Kebahagiaan adalah kebutuhan hakiki setiap manusia. Jalan untuk meraihnya tidak seluruhnya lurus dan mulus. Kita akan menemukan jalan bergelombang penuh belokan dan tanjakan, tidak rata, berdebu, dan berkerikil. Meski banyak hambatan untuk meraihnya, kita harus menyakini bahwa kebahagiaan adalah sesuatu yang akan dirasakan setiap manusia.

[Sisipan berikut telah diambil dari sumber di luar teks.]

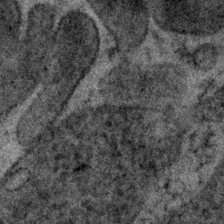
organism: Human
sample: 1205lu cells
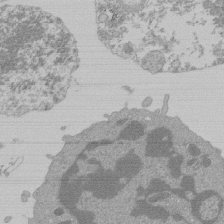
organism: Mouse
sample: Activated Pmel transgenic CD8+ T Cells
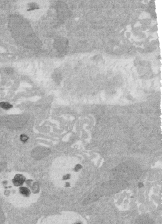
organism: Rat
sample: Salivary granule
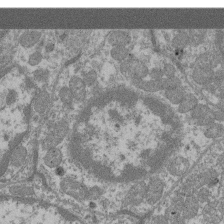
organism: Mouse
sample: Glomerulus
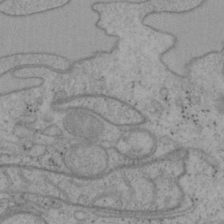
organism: Human
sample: HeLa cells
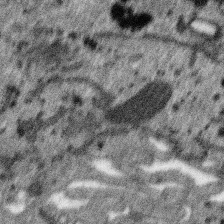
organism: Human
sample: Lung epithelial cells infected with SARS-CoV-2
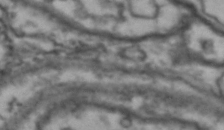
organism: Drosophila
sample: Brain
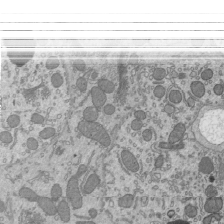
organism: Mouse
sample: Mouse epididymis efferent ductule cilia
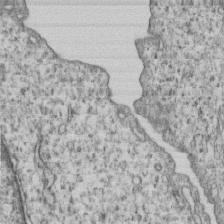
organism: Human
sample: MDA-MB-231 cells
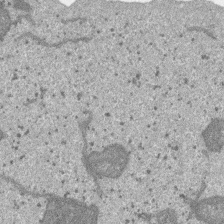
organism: Human
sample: Lung epithelial cells infected with SARS-CoV-2
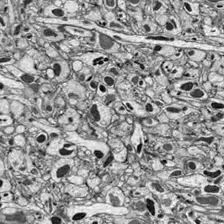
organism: Drosophila
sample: Optic lobe
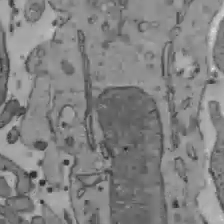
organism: C57BL Mouse
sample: Liver
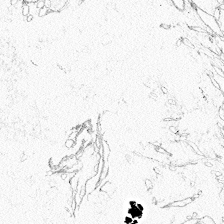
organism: Zebrafish
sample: Whole-Brain
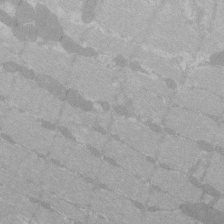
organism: C57BL Mouse
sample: Tibialis anterior muscle cell
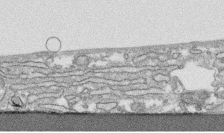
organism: Human
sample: CRL-1474
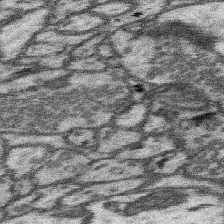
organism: Mouse
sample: Somatosensory cortex neuropil
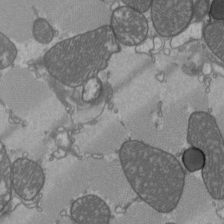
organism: C57BL Mouse
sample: Heart
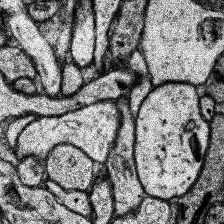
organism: Human
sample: Temporal Lobe
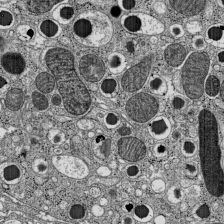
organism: C57BL Mouse
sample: Pancreatic islet
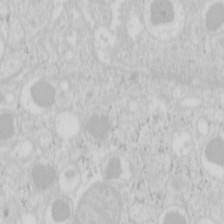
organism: Mouse
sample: Pancreas
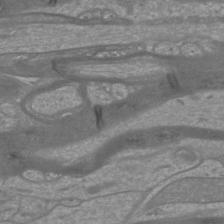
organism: Mouse
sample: Cortical neurons
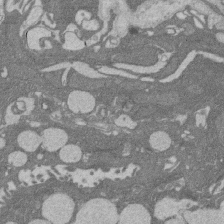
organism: Rat
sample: Salivary granule
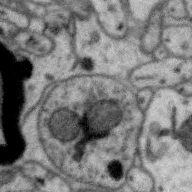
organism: Zebra finch
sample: Brain
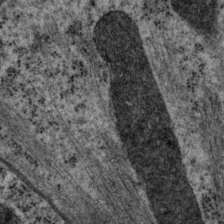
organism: P. pacificus
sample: Pharynx
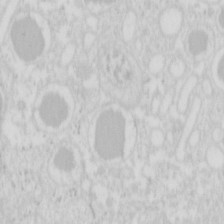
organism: Mouse
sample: Pancreas
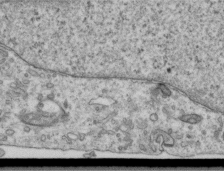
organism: Human
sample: Centriole in RPE cells
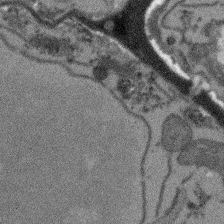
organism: Arabidopsis thaliana
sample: Root tip
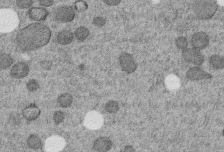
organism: C. elegans
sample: C. elegans embryo early stage
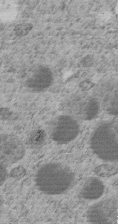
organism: C. elegans
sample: C. elegans embryo early stage
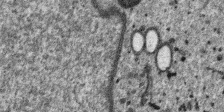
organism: Human
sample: Lung epithelial cells infected with SARS-CoV-2
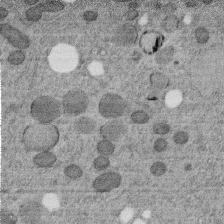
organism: C. elegans
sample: C. elegans embryo early stage
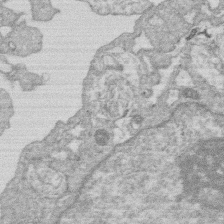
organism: Human
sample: Macrophage cells
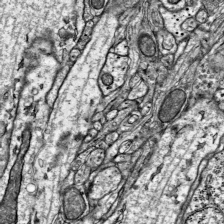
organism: Mouse
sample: Visual Cortex
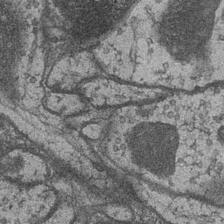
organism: Drosophila
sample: Optic medulla
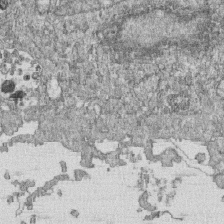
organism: Human
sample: HeLa cell HIV synapse
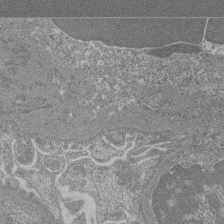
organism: Mouse
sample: Glomerulus
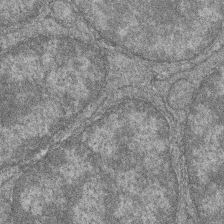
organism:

Seseorang akan merasa bahagia pada umumnya ketika ia sedang berada dalam kelapangan, misalnya saat mendapatkan rezeki berupa materi atau selamat dari suatu musibah. Tidak sedikit pula orang yang merasa bahagia saat dibebaskan dari kesulitan oleh orang lain. Seseorang yang hatinya sedang ruwet dan gelisah, akan kembali tenang, tentram, dan bahagia ketika dibantu dicairkan solusi oleh orang lain.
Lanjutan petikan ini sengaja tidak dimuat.